Moving along into the middle segment of the way-too-early top 25 are a pair of traditional powers that dealt with sobering 2021 seasons, as well as three programs entering 2022 with credible hopes of their deepest postseason runs in recent memory, if not ever.
15. JOHNS HOPKINS
2021 record: 4-9 (2-8 Big Ten)
Last seen: Leading Maryland for much of the first three quarters before wearing down late in a Big Ten title game loss.
Initial forecast: Even accounting for all the things working against the Blue Jays last season — no fall ball in a year they welcomed a new coaching staff — it was an immensely bleak spring up until late April. Hopkins was 2-7 entering its regular-season finale against undefeated Maryland and … outplayed the Terrapins for 58 minutes. Then the Blue Jays picked off Penn State and Rutgers in the league tournament and gave Maryland another tough run. The Hopkins team from the first nine games didn’t belong in a top 25 conversation. Over its last four games — even at 2-2 — it looked like it would have been a headache if it had slipped into the NCAA tournament. Connor DeSimone (25 goals, 20 assists) is back for a bonus year, and the Blue Jays will benefit as much as anyone who played in 2021 with a cohesive and coherent offseason. Here’s guessing we see something similar to the Hopkins of late last season, though a non-conference schedule that offers few places to hide (Delaware, Georgetown, Jacksonville, Loyola, Navy, North Carolina, Princeton, Syracuse, Towson and Virginia) means things could still be bumpy.
14. DELAWARE
2021 record: 10-3 (7-1 CAA)
Last seen: Discovering that life as the top seed in the CAA tournament is rarely a ball of sunshine, falling to fourth-seeded Hofstra in the conference semifinals.
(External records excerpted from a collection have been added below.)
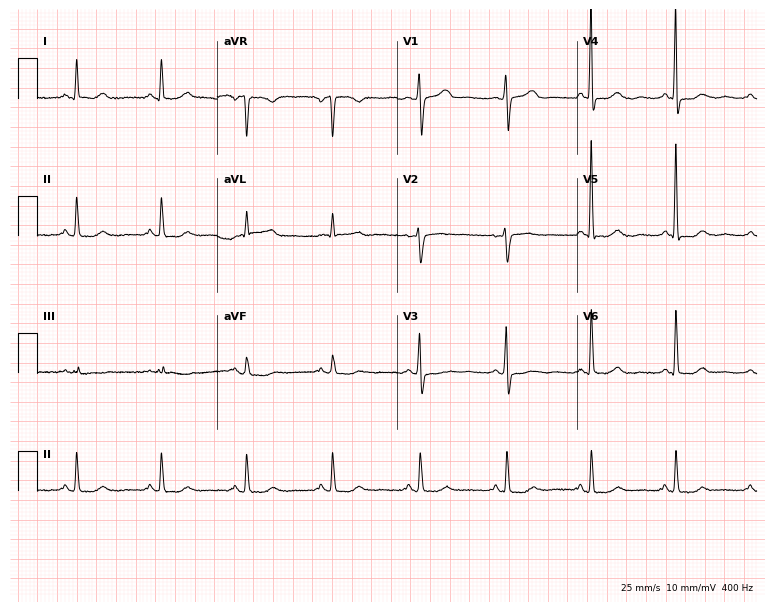
Resting 12-lead electrocardiogram. Patient: a female, 69 years old. None of these six findings is recorded: first-degree AV block, right bundle branch block, left bundle branch block, sinus bradycardia, atrial fibrillation, sinus tachycardia.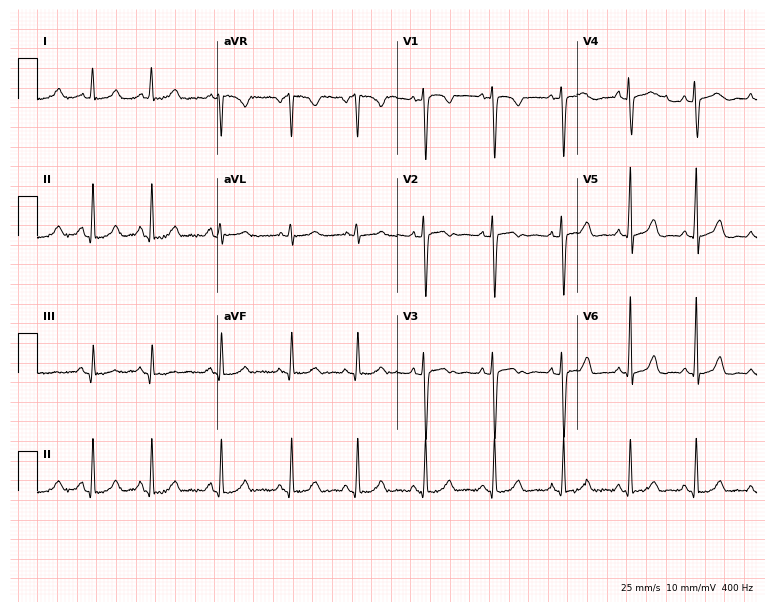
Standard 12-lead ECG recorded from a 21-year-old female. Read as a normal ECG.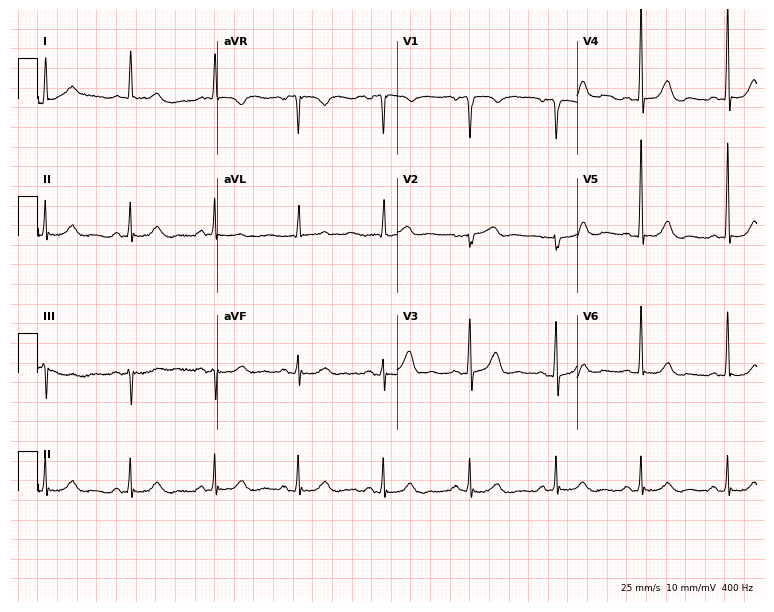
ECG — a 70-year-old man. Labelled as a normal ECG.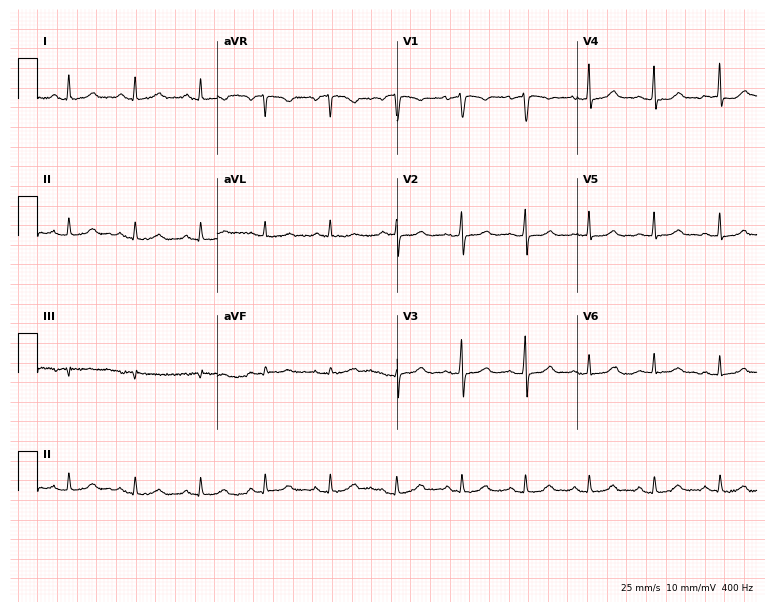
12-lead ECG from a 40-year-old female. Screened for six findings — first-degree AV block, right bundle branch block (RBBB), left bundle branch block (LBBB), sinus bradycardia, atrial fibrillation (AF), sinus tachycardia — none is recorded. Findings outside these six are not listed.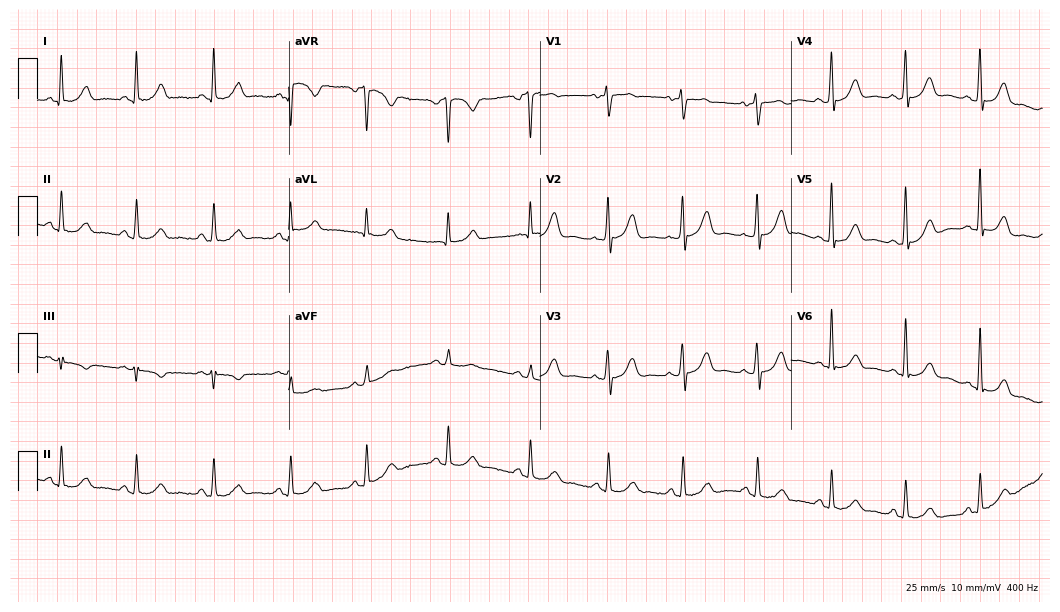
12-lead ECG (10.2-second recording at 400 Hz) from a 48-year-old female. Labelled as a normal ECG.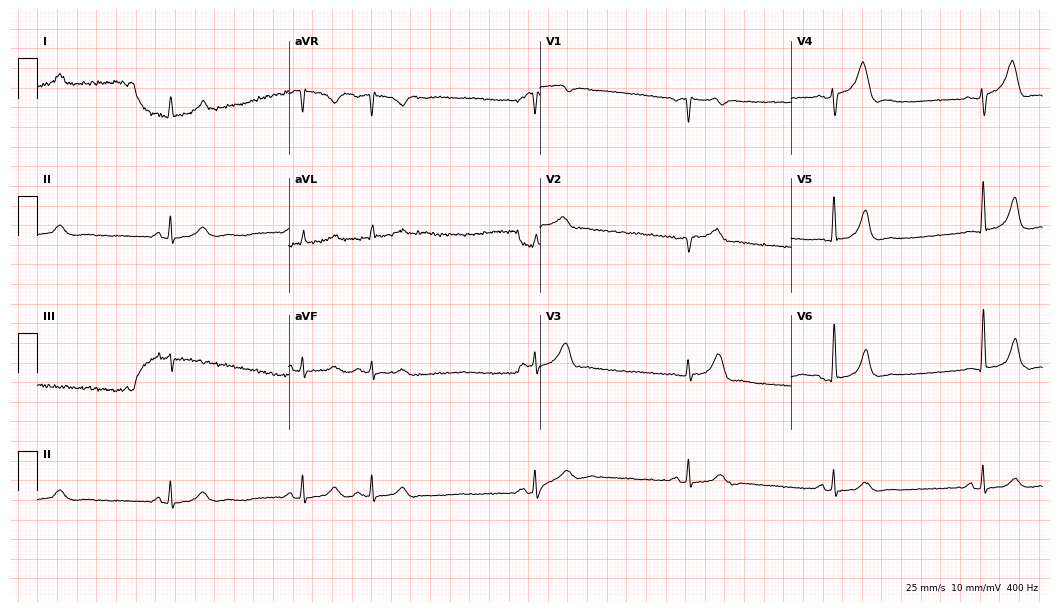
Electrocardiogram (10.2-second recording at 400 Hz), a 73-year-old male patient. Of the six screened findings (first-degree AV block, right bundle branch block, left bundle branch block, sinus bradycardia, atrial fibrillation, sinus tachycardia), none is recorded. Findings outside these six are not listed.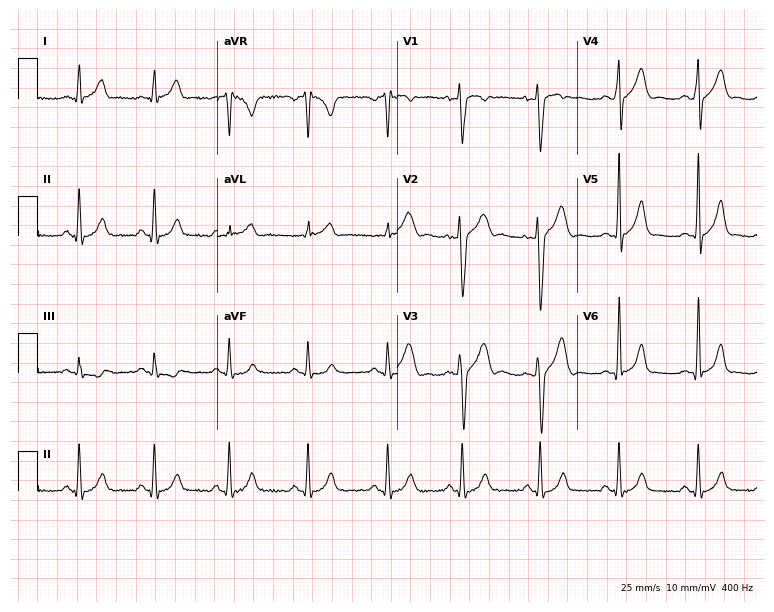
12-lead ECG from a man, 29 years old. No first-degree AV block, right bundle branch block, left bundle branch block, sinus bradycardia, atrial fibrillation or sinus tachycardia recorded for this tracing. Only these six findings were labelled.

Initial forecast: The Blue Hens posted 10-win seasons in 2019 and 2021, and the next step in the progression under fifth-year coach Ben DeLuca could be an NCAA tournament berth. Delaware looked like it might have that breakthrough last spring, and the bulk of the contributors who made the Blue Hens so dangerous while anywhere near full strength are back. The big departure is Charlie Kitchen (28 goals, 27 assists), the only full-time starter who doesn’t return to Newark in 2022. It’s a sign of how potent Delaware can lose Kitchen and still have 74.8 percent of its points from a year ago on this season’s roster. Mike Robinson (43 goals, eight assists), already a rarity as an attackman who plays on the faceoff wings, should again be plenty productive, and returnees Tye Kurtz (26 goals, 22 assists), Cam Acchione (22 goals, three assists), Mark Bieda (17 goals, 10 assists) and Matt Acchione (12 goals, seven assists) should remain valuable contributors. With Owen Grant, fresh off a CAA defensive player of the year honor, back to anchor the close unit, the Blue Hens are capable of ending an 11-year postseason drought.